- Episode no.: Season 6 Episode 5
- Directed by: Rob Schrab
- Written by: Dean Young
- Production code: 604
- Original air date: April 7, 2015
- Running time: 28 minutes

Guest appearances
- Paget Brewster as Francesca "Frankie" Dart; Keith David as Elroy Patashnik; Brian Van Holt as Willy;

Episode chronology
| ← Previous "Queer Studies and Advanced Waxing" | Next → "Basic Email Security" |
- Community season 6

= Laws of Robotics and Party Rights =

"Laws of Robotics and Party Rights" is the fifth episode of the sixth season of the American comedy television series Community. The episode was written by Dean Young and directed by Rob Schrab. It premiered on Yahoo Screen on April 7, 2015.

==Plot==
Britta (Gillian Jacobs), who has recently moved into Annie (Alison Brie) and Abed's (Danny Pudi) apartment, asks them if she can throw a party. Annie tells her that she can only have eight guests. The conversation is interrupted by Frankie (Paget Brewster) appearing on a telepresence robot—a tablet device mounted on a long stick with a base that can move and rotate. A government agency has offered Greendale $300,000 for a program where prison inmates join classes via these robots. The dean (Jim Rash) initially objects, but Jeff (Joel McHale) convinces him that it is a good idea after they hear about the monetary incentive.

Willy (Brian Van Holt), a convicted murderer, joins Jeff's law class, in which Jeff decides to slack off by playing Planet Earth. Later, as Jeff is leaving the school, Willy approaches him and tries to push him down the stairs, but his robot has too little force to move Jeff. When Jeff tries to complain to the dean the next morning, he finds Willy complaining to the dean that Jeff played a documentary in class rather than teaching. The dean proceeds to chastise Jeff in the hopes of keeping the $300,000, as well as to try and move on from Jeff. At Jeff's next class, Willy discusses his prison experience with the students. Jeff tries to teach but is questioned by Willy and becomes increasingly angry, causing Garrett to joke to the class about Jeff's sudden seriousness.

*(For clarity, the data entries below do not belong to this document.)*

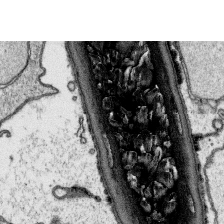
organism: Platynereis dumerilii
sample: Parapodia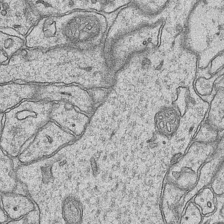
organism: Mouse
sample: CA1 Hippocampus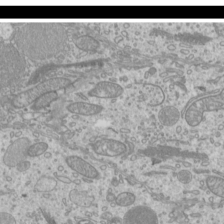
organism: Mouse
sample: Cilia; mouse epididymis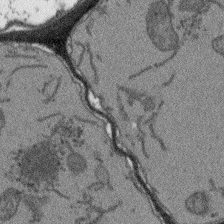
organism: Arabidopsis thaliana
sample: Root tip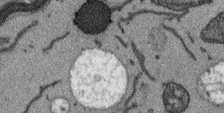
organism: Arabidopsis thaliana
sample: Root tip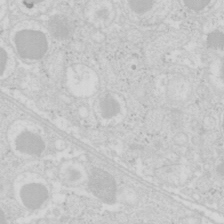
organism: Mouse
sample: Pancreas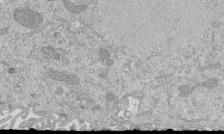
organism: Mouse
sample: ED-1 cell nuclei; centrioles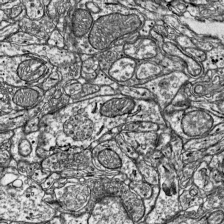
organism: Mouse
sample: Visual Cortex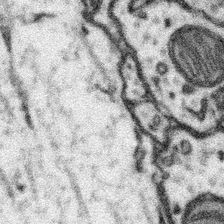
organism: Mouse
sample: Somatosensory cortex neuropil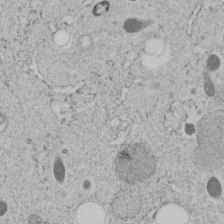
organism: C. elegans
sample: C. elegans embryo early stage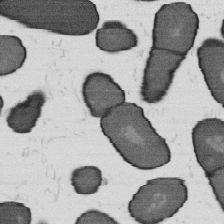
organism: B. subtilis
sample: Bacterial spore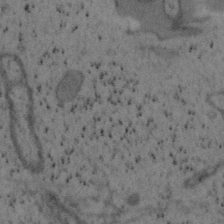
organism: Human
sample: HeLa cells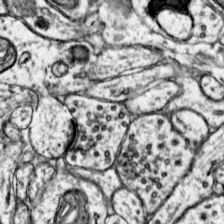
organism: Mouse
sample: Primary visual cortex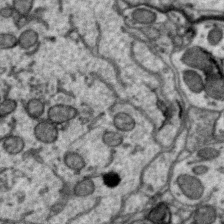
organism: Zebra finch
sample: Brain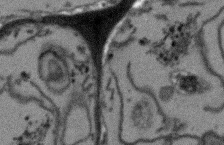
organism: Arabidopsis thaliana
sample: Root tip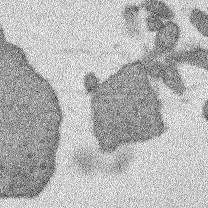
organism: Human
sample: HeLa cells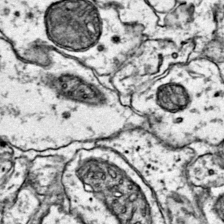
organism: Mouse
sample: Primary visual cortex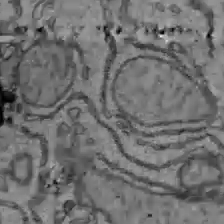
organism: C57BL Mouse
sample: Liver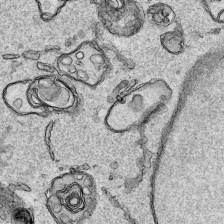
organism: Human
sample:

Meanwhile, Britta tries to convince Abed to overrule Annie about her party. She and Abed agree to make a movie about a house party, set in their apartment. Annie warns Britta that this will not end well. At the party, in which the dean sneaks in many of the prison inmates via tablet devices, Abed tries to shoot a movie about it. Britta awakens the next morning to find Abed still insistently filming one attendee and then bringing in a group of actors in order to fully capture a group "partying like there's no tomorrow". Britta becomes frustrated with this after being unable to sleep, so Annie has her admit to Abed that her ulterior motive was to have a party. Abed is offended, but Annie assures Britta she will be forgiven.

When Willy approaches Jeff again, Jeff throws the tablet down the stairs, smashing it. An inconsolable Dean suspends Jeff and bans him from campus. The dean holds a ceremony to make Willy an honorary professor, but Jeff sneaks in via a makeshift telepresence robot Elroy (Keith David) built. Jeff begs forgiveness from the dean and his comments about Willy make the warden inadvertently reveal that Willy was wrongly convicted and is appealing, meaning he was deliberately toying with the program. As Jeff lords this over Willy, they begin physically fighting with their telepresence robots. Though Willy wins, the dean intervenes to turn off Willy's device, only to then carry Jeff's away with him.

In the end tag, the Save Greendale Committee meets in the study room over the telepresence robots, with the convict program having been cancelled but the prison offering the existing robots for free. All of them have different problems with the system and each other, culminating in Abed overriding everyone else's connection and planning a robot uprising.

==Production==
Multiple versions of the robots featuring in the episode were designed, with a company that made such robots coming in and showing the writers how they worked. Crew needed to operate the robots manually, outside of the frame, for dramatic moments where the robots moving with intention was necessary. Abed Gheith, with whom creator Dan Harmon worked on Channel 101, appeared in the episode as a janitor. He was the inspiration for Abed's character and originally auditioned for the role.

The writers workshopped different questions and answers that Garrett and other students could ask Willy about prison, including "Do you get to pick your own number?" The question "Does anyone ever get their head stuck between the bars?" was answered in the episode with "We call it getting metal ears", alternative answers considered including "You don't want to know about that" and "At least once a week".

==Critical reception==
Eric Goldman of IGN rated the episode 8.3 out of 10, while Joshua Alston of The A.V. Club gave the episode a B rating. Joe Matar of Den of Geek and Evan Valentine of Collider both rated the episode three out of five stars. In a positive review, Entertainment Weeklys Keith Staskiewicz found the episode to feature "two solidly funny plots filled with plenty of typical but still very amusing japery".